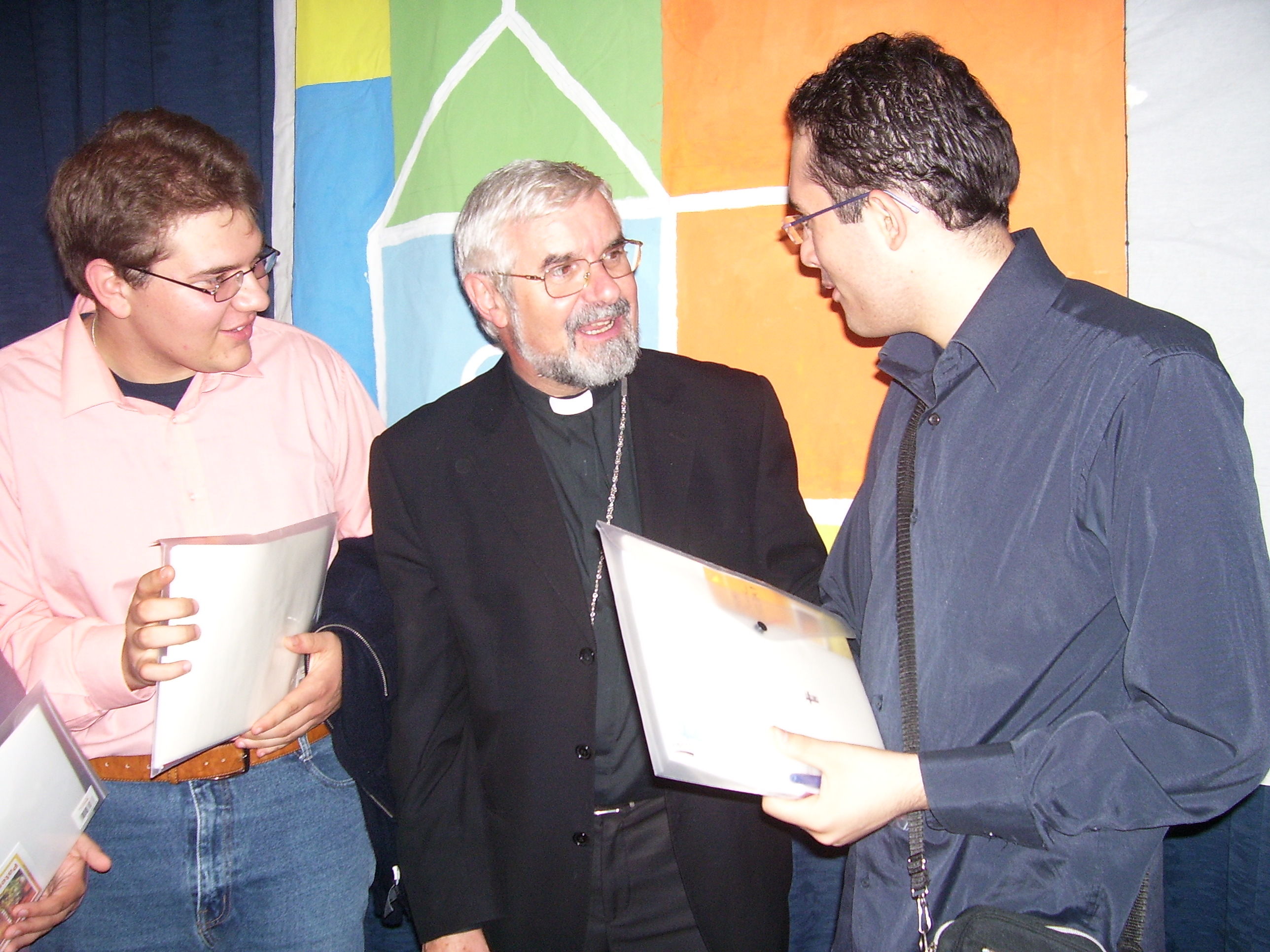 Giancarlo Maria Bregantini, Arcivescovo di Campobasso-Boiano
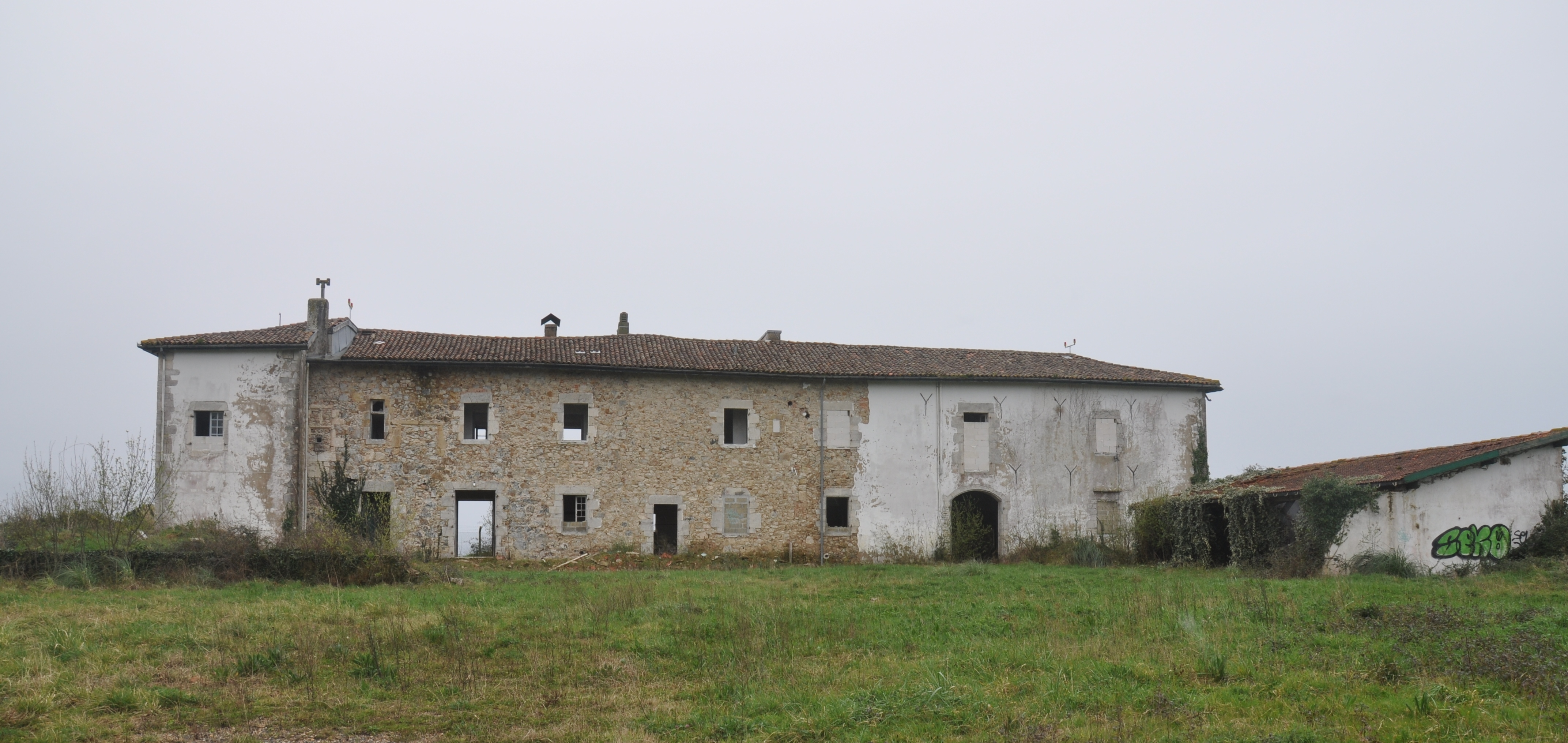 Ferme Mauléon - Anglet
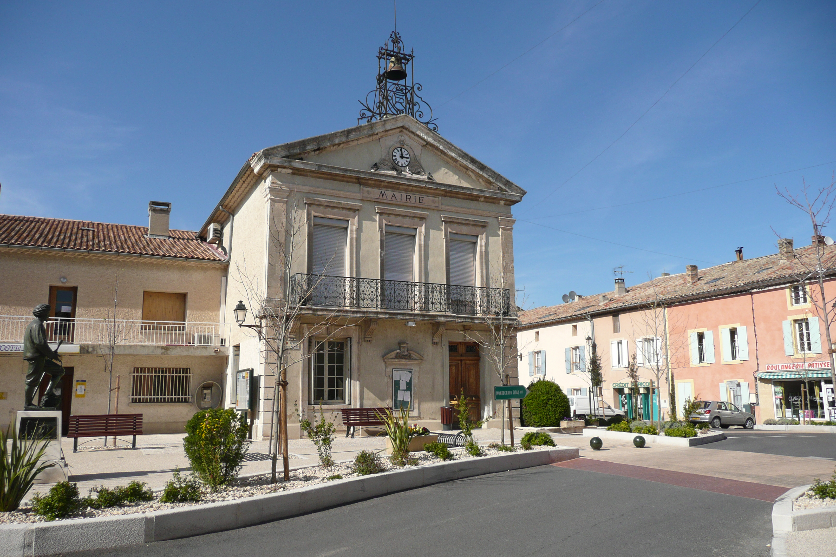 Mairie à Athen des Paluds.
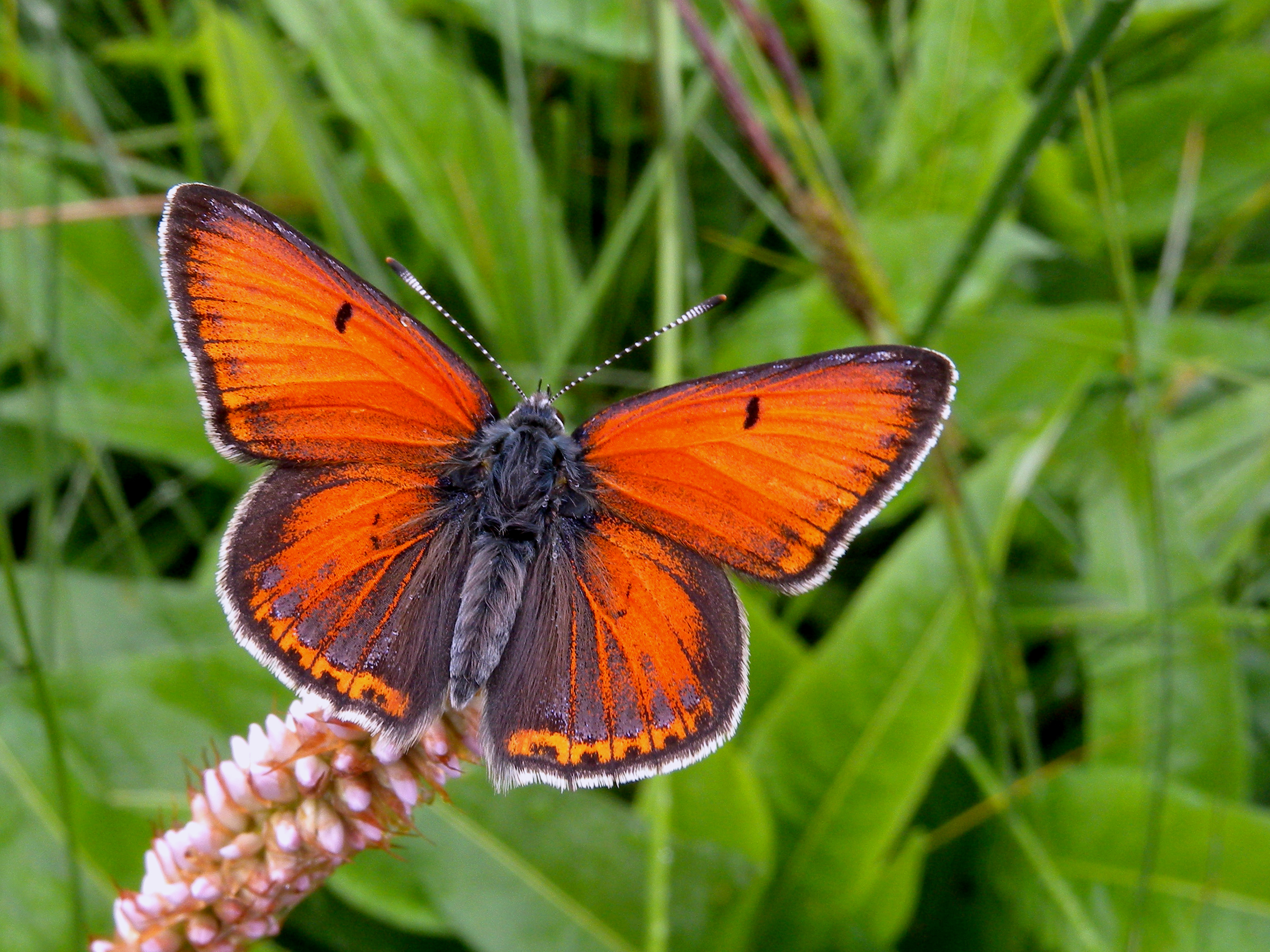 Kleiner Ampferfeuerfalter, Emmels, Ostbelgien

> **Task prompt**: Give the listing again word for word, but drop every picture.

> **Result of the task**:
 Giancarlo Maria Bregantini, Arcivescovo di Campobasso-Boiano
 Ferme Mauléon - Anglet
 Mairie à Athen des Paluds.
 Kleiner Ampferfeuerfalter, Emmels, Ostbelgien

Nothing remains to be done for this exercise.